Hardware-in-the-Loop Testing of Vehicle Dynamics Controllers – A Technical Survey 2005-01-1660

Hardware-in-the-loop (HIL) test benches are indispensable for the development of modern vehicle dynamics controllers (VDCs). They can be regarded as a standard methodology today, because of the extremely safety-critical nature of the multi-sensor and multi-actuator systems used in vehicle dynamics control. The required high quality standards can only be ensured by systematic testing within a virtual HIL environment before going into a real car.

This paper aims to provide a condensed technical over-view of state-of-the-art HIL test systems for VDCs, which are currently widely used in passenger cars, in the form of ABS and TCS, as well as ESP, or integrated chassis control, which is just coming onto the market. First, a short introduction to the basic functionality of these types of ECUs is given, and the reasons why HIL testing is necessary and especially useful for VDCs are discussed. Since most of the dominant suppliers of VDC systems like Bosch, TRW, and Continental Teves, have the same principle system architecture, the closed loop HIL system (including I/O interfaces, signal conditioning, real-time models, user Interface, and test automation) can be generalized. However, there is still a possibility depending on the module being tested that one must include module specific resources to the setup.

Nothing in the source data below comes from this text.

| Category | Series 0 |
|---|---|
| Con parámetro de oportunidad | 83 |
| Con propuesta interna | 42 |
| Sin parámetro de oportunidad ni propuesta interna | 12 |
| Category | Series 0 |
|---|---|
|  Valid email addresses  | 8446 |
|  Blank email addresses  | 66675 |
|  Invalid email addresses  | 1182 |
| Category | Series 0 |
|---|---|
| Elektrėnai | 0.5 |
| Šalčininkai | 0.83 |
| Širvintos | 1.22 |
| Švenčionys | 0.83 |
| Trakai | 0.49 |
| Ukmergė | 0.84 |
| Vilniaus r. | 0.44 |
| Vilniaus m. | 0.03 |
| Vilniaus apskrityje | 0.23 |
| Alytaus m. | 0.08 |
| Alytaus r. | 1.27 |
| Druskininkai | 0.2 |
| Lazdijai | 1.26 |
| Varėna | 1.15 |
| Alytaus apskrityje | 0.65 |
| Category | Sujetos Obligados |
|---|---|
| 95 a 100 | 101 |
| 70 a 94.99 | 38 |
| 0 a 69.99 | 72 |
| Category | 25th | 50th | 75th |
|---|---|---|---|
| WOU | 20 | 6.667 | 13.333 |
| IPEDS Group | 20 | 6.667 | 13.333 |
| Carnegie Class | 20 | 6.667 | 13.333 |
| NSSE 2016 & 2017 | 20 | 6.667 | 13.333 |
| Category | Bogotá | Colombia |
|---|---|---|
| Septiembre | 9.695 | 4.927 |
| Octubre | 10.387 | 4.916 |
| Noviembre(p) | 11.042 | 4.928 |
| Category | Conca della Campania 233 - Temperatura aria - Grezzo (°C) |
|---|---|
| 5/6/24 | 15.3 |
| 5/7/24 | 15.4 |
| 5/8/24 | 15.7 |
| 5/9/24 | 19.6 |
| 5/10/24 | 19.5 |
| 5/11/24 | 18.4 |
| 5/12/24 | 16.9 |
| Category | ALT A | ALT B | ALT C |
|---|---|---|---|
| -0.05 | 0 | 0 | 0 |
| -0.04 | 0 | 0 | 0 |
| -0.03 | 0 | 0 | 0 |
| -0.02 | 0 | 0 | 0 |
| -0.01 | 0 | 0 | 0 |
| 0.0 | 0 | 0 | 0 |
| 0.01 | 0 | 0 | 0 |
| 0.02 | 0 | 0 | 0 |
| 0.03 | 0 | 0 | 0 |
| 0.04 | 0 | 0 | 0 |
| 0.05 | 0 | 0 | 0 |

A more detailed description of the currently used sensor signals for steering wheel position, lateral/longitudinal acceleration, yaw rate, wheel-speeds (active/passive/intelligent) and the hydraulic pressure sensors (internal/external) is presented. For the synthetic simulation of these signals within a simulator setup, it is also necessary to take into account the diagnostic functions of the ECU, for example to properly simulate the self-adjusting procedures for some of these sensors.

Controlling brake forces at each wheel is the main task of such a system and it is normally performed by hydraulic valves actuated by solenoids. Since these devices are enclosed within the housing of the ECU itself, a special device, called a valve signal detection unit (VSD), is used to measure the valve actuation.

In order to close the loop, a model of the complete vehicle is required to provide consistent and precise sensor signals as a response to the current actuator and (simulated) driver input signals. Some parts of the model will be explained in more detail to show how it is possible to overcome the partly numerically stiff behavior of the governing equations and to emphasize their importance within test scenarios and standard test maneuvers.

In the last section of the paper, an example of the interactivity of systems like ESP, EPB (electrical parking brake), and ACC (automatic cruise control) will show how demanding today's chassis controls are and how HIL technology copes with these challenges.